# DIY external bottom bracket bearing tool?



## pwrtrainer (Oct 23, 2005)

...


----------



## bad mechanic (Jun 21, 2006)

Buy a blind bearing puller. You can buy them all day long for about $70 on eBay.


----------



## PissedOffCil (Oct 18, 2007)

A blind bearing puller is fine for taking the bearings out but not so much for pressing new ones back in.

If I remember correctly, I saw someone who used a headset cup,a rod and washers to take it out using a vice. Pushing new ones in is easier, you only need a vice and washers.

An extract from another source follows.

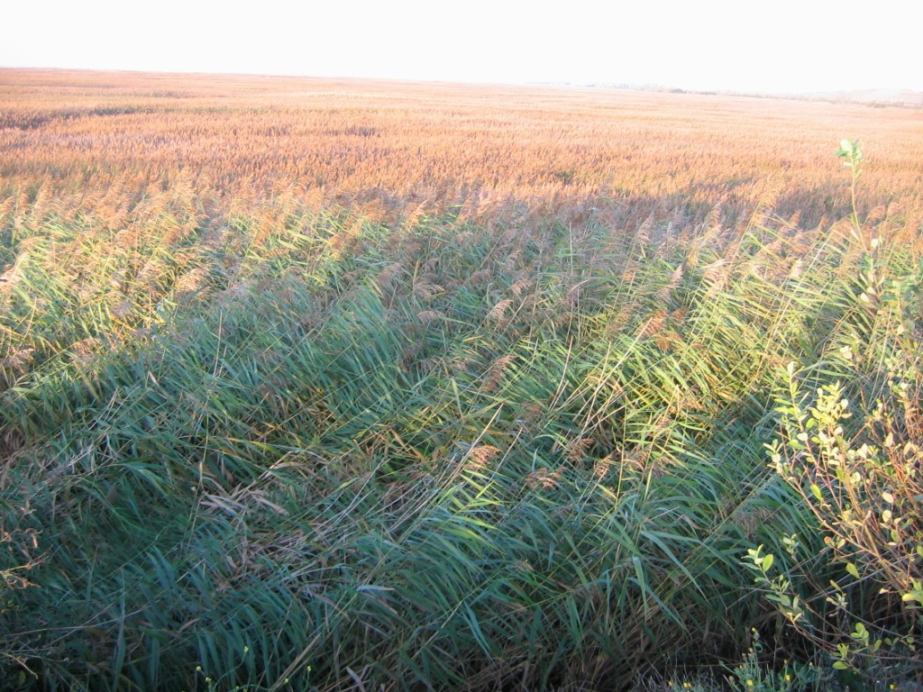 Roselière dans l'estuaire de la Seine, près du Havre, Seine-Maritime

P.S. The Hope tool on CRC isn't too expensive. FSA does a cheap one too.


----------



## bad mechanic (Jun 21, 2006)

Pressing the new ones in is easy. Take one of the old bearings and remove the bearings and inner race (punch the ball retainer out). Then take the outer race, and put it on top of the out race of the new bearing, and then wrap a piece of tape along the outside to keep them together. Then, simply tape in the new bearing with a hammer, making sure to only hit the taped on old outer race. As the bearing is pushed into the place, the tape will be pushed off the new bearing.


----------



## pwrtrainer (Oct 23, 2005)

...


----------



## bad mechanic (Jun 21, 2006)

pwrtrainer said:


> I found a puller on harbor freight for cheap. Can I use it to also pull the bearings out of my frame pivots?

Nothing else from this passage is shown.